IN THIS SECTION, we will cover:

  • Fest Sándor’s importance as the “father” of English Studies in Hungary

  • the importance of English Studies themselves in Hungary

  • the brief history of English Studies in Hungary in the 20th century

  • the main events in Fest’s life, the areas of his research

  • his work of his disciples carrying on the studies started by him

In the years preceding the First World War, there was a tendency of attempting to break with the one-sided German orientation and turning towards the culture of other nations. Alongside the birth of German and French philology, the branches of Italian, Slavic and English philology are born, of which the clear sign was that such departments were established at the Hungarian universities.

Fest Sándor (1883-1944), who is generally regarded to be the “father” of English Studies in Hungary, was born in Szepesváralja, Sopron county. The members of his family worked in administrative positions, or in the fields of economics or sciences. Fest Imre (1817-1883) was an under-secretary in István Gorove’s department of agriculture, industry and trade. Later he became the vice-governor of the Austrian- Hungarian Bank and had a great role in the preparation of the Compromise of 1867. The father, Fest Sándor, Sr., after various jobs, began to run an estate. His wife, Westphal Erzsébet, was a great intellect. She wanted to be a teacher, she spoke English and French very well (she died at the age of 96, in 1948, outliving her son). Fest Sándor was the third child in the family.

He graduated from high school in 1902. Meanwhile, her mother taught the children French and English. Fest probably inherited his pedagogical talent from her; he always liked to teach and deal with children, and became an excellent teacher. He was said to have been strict and demanding but without any rigidity or superciliousness.

He began his university studies in 1902, majoring in Hungarian and German. His main subject was Hungarian linguistics. He also had the privilege of being the student of the recently established Eötvös College. The Eötvös College was founded in 1895, based on the model of the French École Normale Superieur. Its aim was to provide elite education, with the help of scholarships, to talented students, of more or less humble middle-class origins, who prepared to be secondary school teachers. The principle was tutorial education, like at famous English universities. Each student had a tutor or mentor, with whose help he was immersed in literature, history, and other sciences. They could freely do research in the rich library at any time of the day. The idea was to go against the strict, formalised Prussian-based education system and introduce a French type of education.

Fest’s masters were Simonyi Zsigmond, the famous linguist and Heinrich Gusztáv, a professor of German philology. Their influence can be felt throughout Fest’s career, since they educated their students in the spirit of Positivism, which was based on the faithful collecting and minute examination of data and facts.

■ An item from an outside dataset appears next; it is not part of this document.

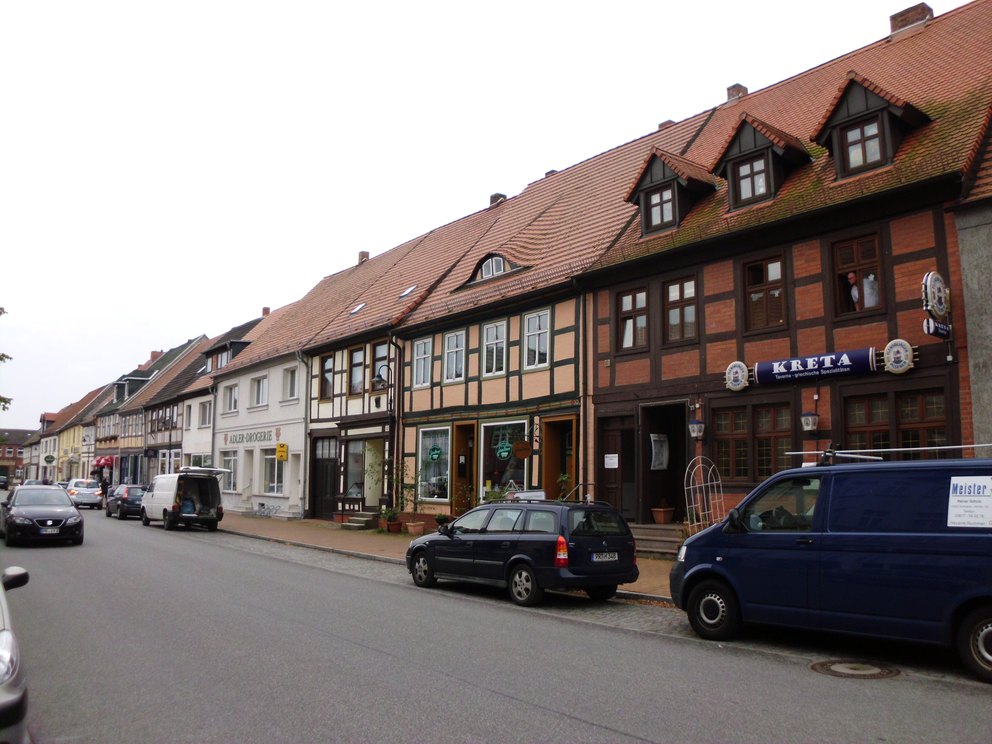 denkmalgeschützte Altstadt von Bad Wilsnack

In 1906, Fest graduated as a teacher of Hungarian, German and French. During his studies, he also visited the lectures of the first English “lector” at Pázmány University, Arthur Yolland. This is all the more significant, since English as a subject was rather peripheral and the time and did not even form part of secondary school curricula. There were, however, some signs that proved Hungary’s interest in English studies (stemming, naturally, from the general 19th-century sentiment of “anglomania”): the Kisfaludy Társaság launched a scholarly journal called Magyar Shakespeare Tár (the aim was to create a new Shakespeare cult in Hungary and investigate Shakespeare’s effect in Hungary), Bayer József writes Shakespeare drámái hazánkban (1909), and in the same year, the British-American Literary Society organises a reading club.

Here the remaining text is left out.